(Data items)
◇ ◇ ◇ ◇ ◇
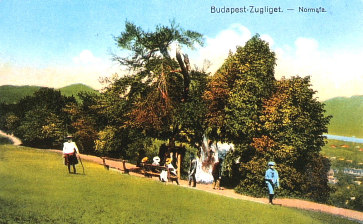 Budapest XII. kerület Zugliget Normafa 1912-ben
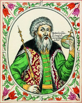 Св. кн. Даниил александрович. Миниатюра из Царского титулярника. 1672-1673 гг. (РНБ. F.IV.764.Л. 30)
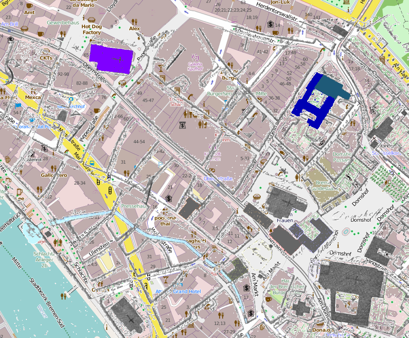 Teil des Murtfeldtplans von Bremen aus dem Jahr 1796 auf Nord gedreht und im Maßstab angepasst auf den entsprechenden Ausschnitt von Openstreetmap gelegt, Lila = Ansgarikirche, blau = freie Lateinschule (ehem. Katharinenkloster), blaugrün = Zeughaus (ehem. Katharinenkirche) This map may be incomplete, and may contain errors. Don't rely solely on it for navigation.
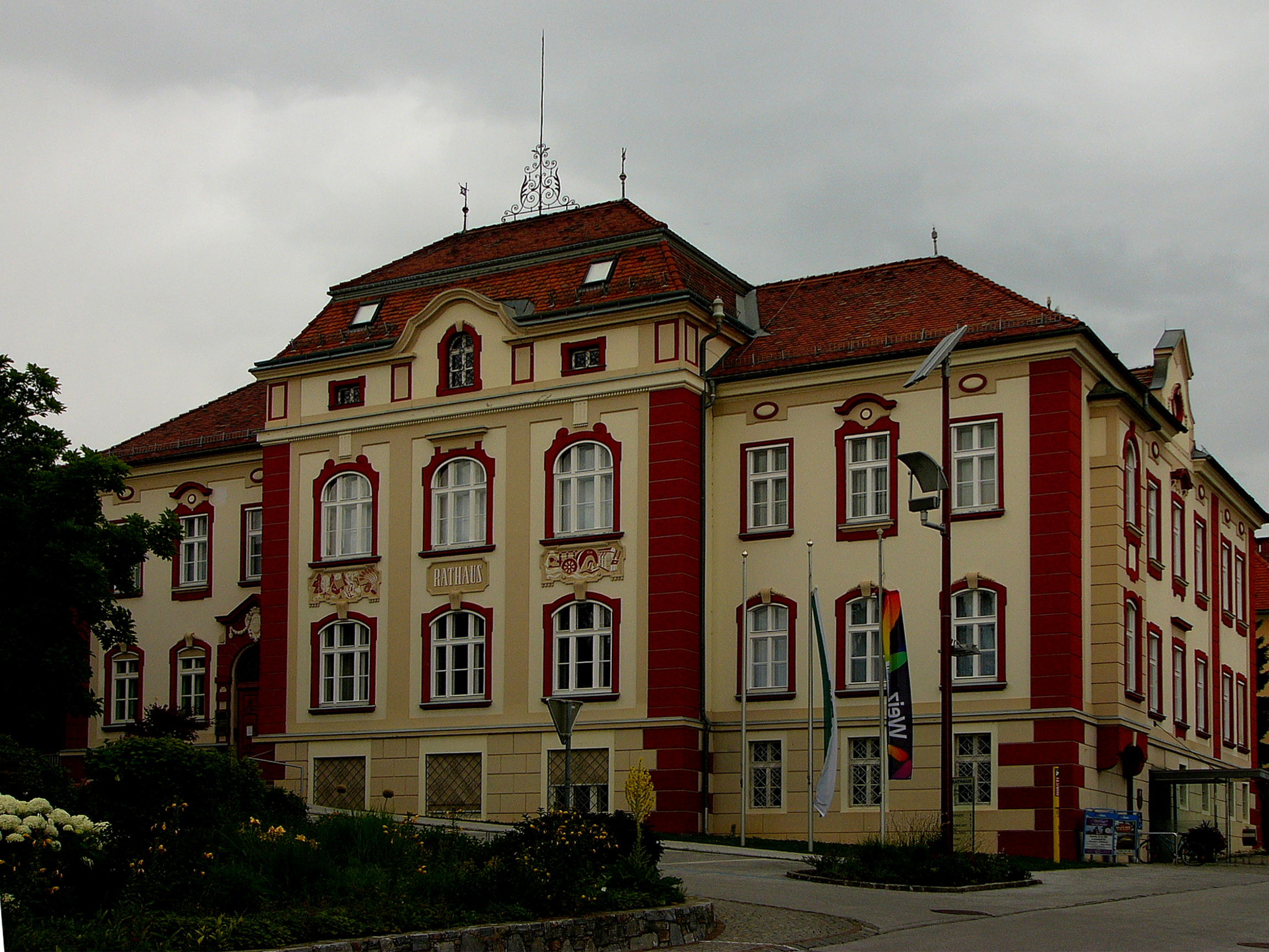 Das Rathaus von Weiz.
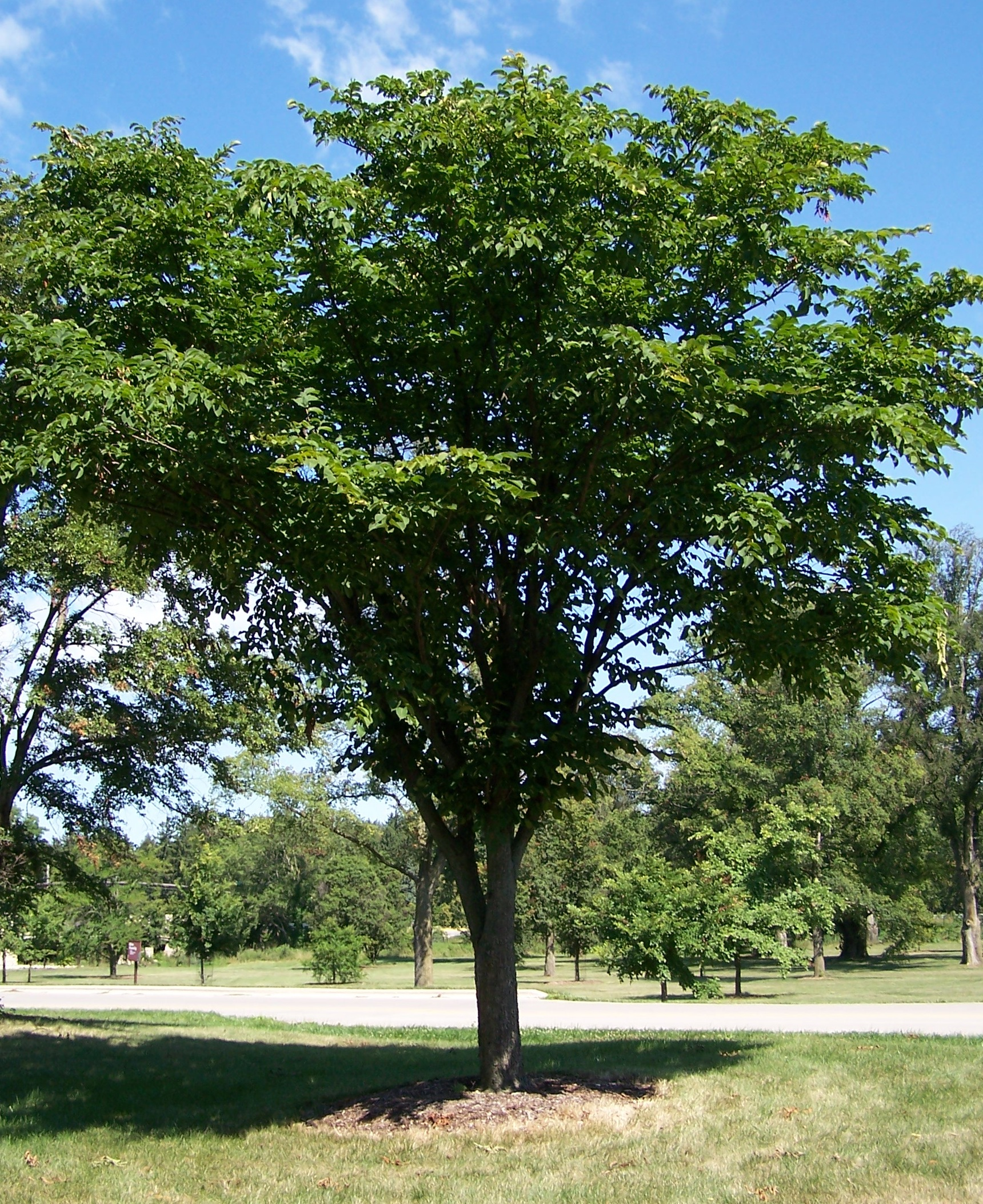 Nikko Elm - Ulmus laciniata var. nikkoensis. Morton Arboretum acc. 180-84-1.
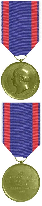 Herinneringsmedaille in goud 1853
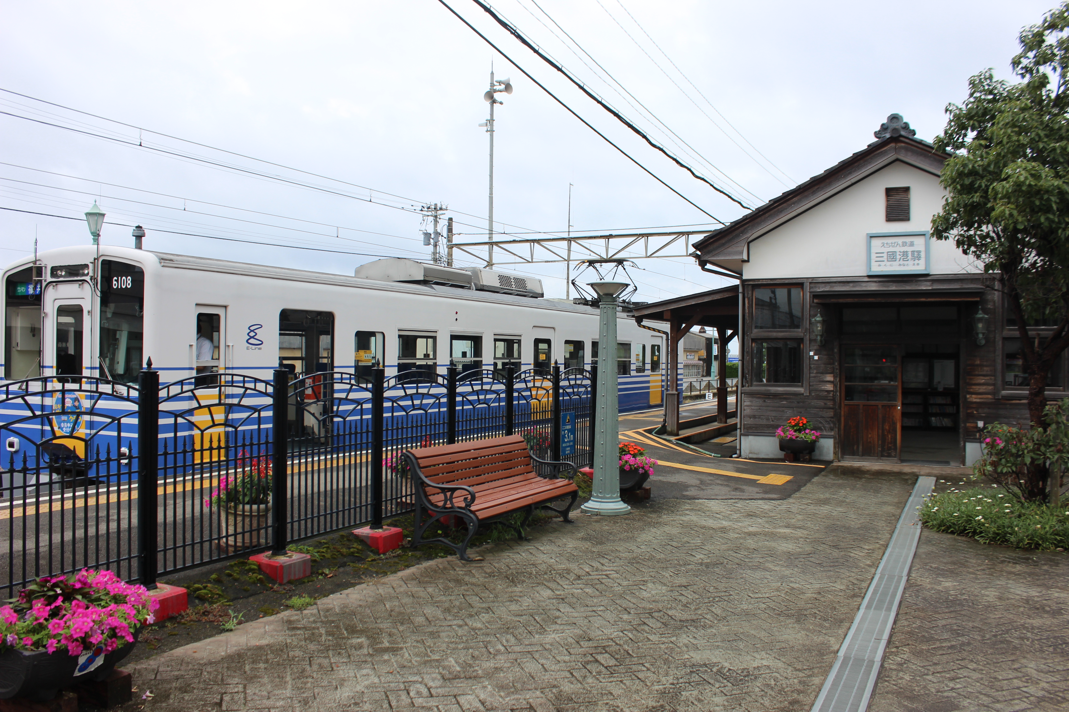 えちぜん鉄道三国芦原線三国港駅
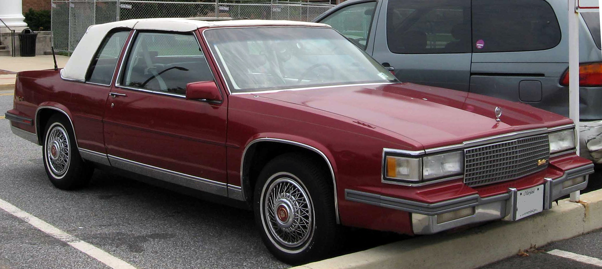 1985-1988 Cadillac Coupe de Ville photographed in USA.
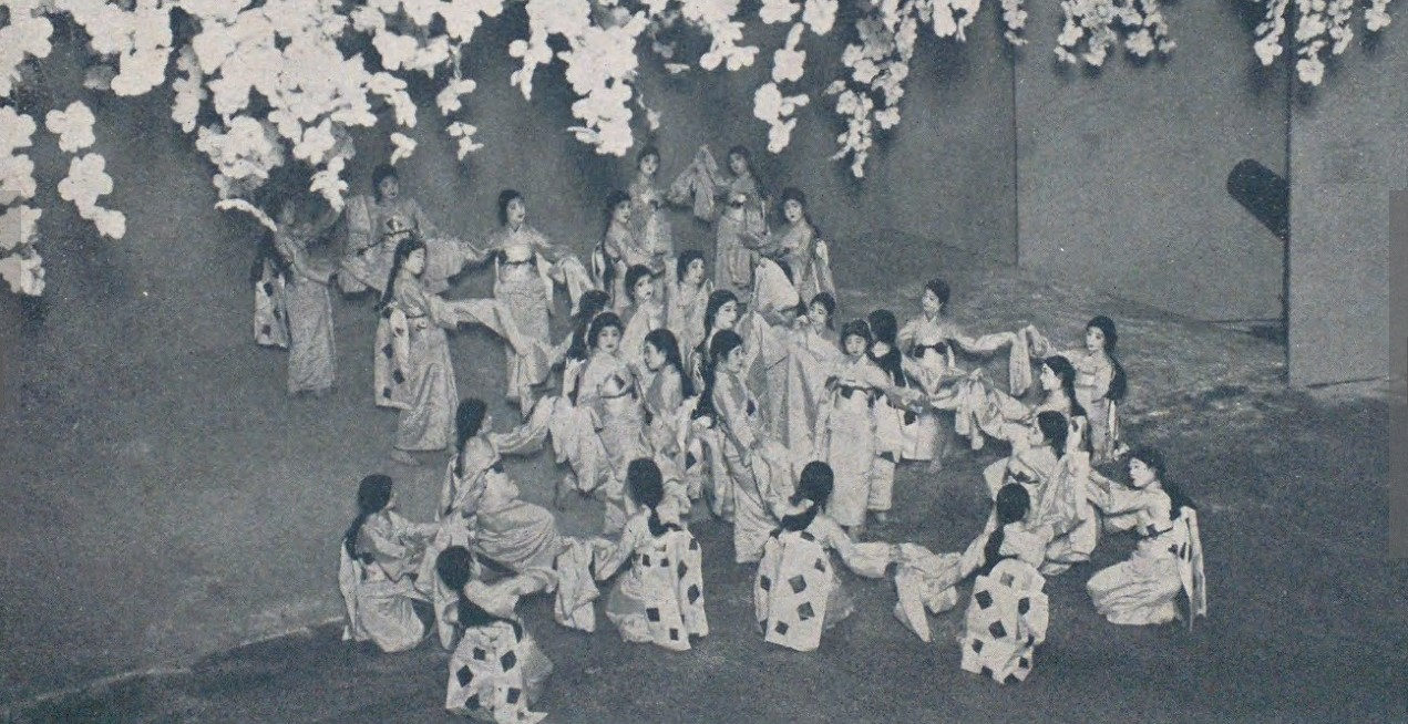 浅草松竹座レビュー
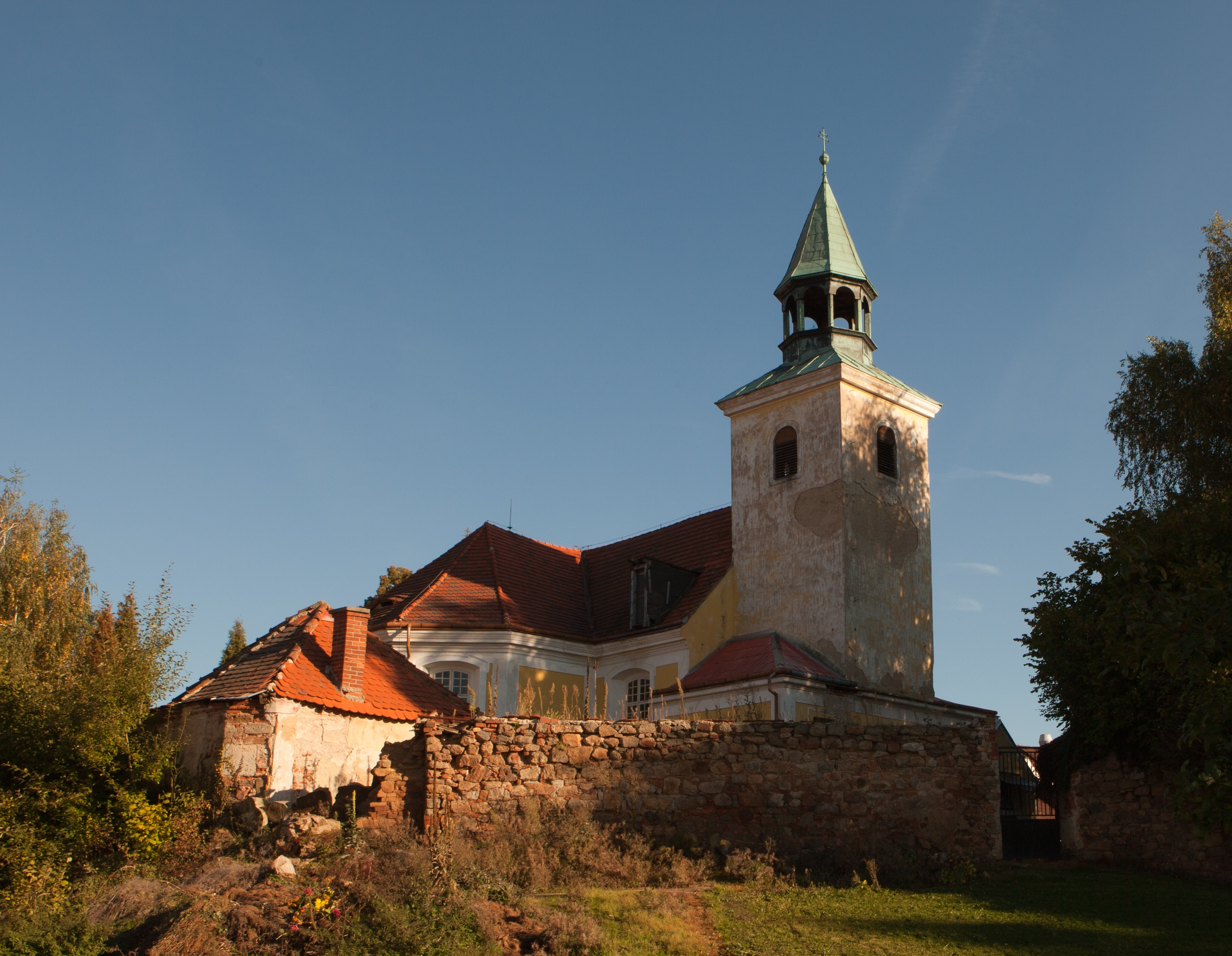 Kostel sv. Petra a Pavla (Jesenice), SZ část vsi, Jesenice
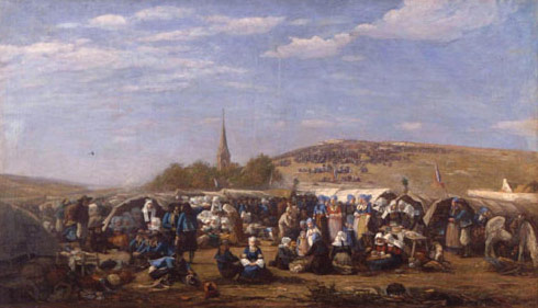 Le pardon à la chapelle Sainte-Anne-la-Palud à Plonévez-Porzay (Finistère)
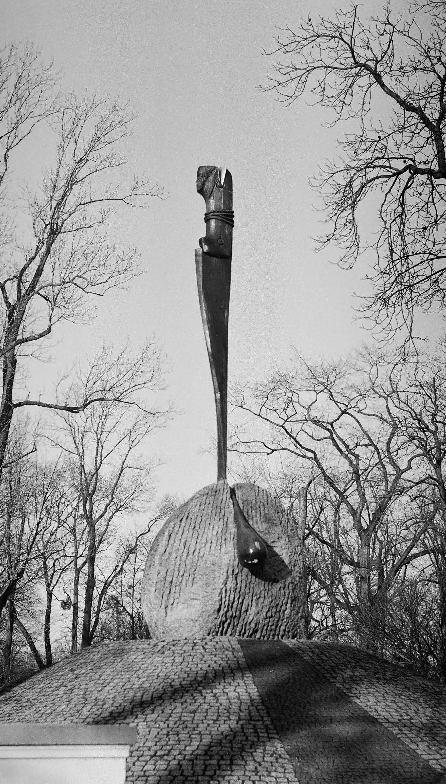 Pomnik ofiar wojen i totalitaryzmu w parku im. Fryderyka Chopina w Gliwicach
◇ ◇ ◇ ◇ ◇
WORK ITEM => Exclude the pictures and write out exactly the lines from the one holding "えちぜん鉄道三国芦原線三国港駅" through the end of the entries, inclusive, and only those.

RESPONSE TO THIS EXERCISE =>
 えちぜん鉄道三国芦原線三国港駅
 1985-1988 Cadillac Coupe de Ville photographed in USA.
 浅草松竹座レビュー
 Kostel sv. Petra a Pavla (Jesenice), SZ část vsi, Jesenice
 Le pardon à la chapelle Sainte-Anne-la-Palud à Plonévez-Porzay (Finistère)
 Pomnik ofiar wojen i totalitaryzmu w parku im. Fryderyka Chopina w Gliwicach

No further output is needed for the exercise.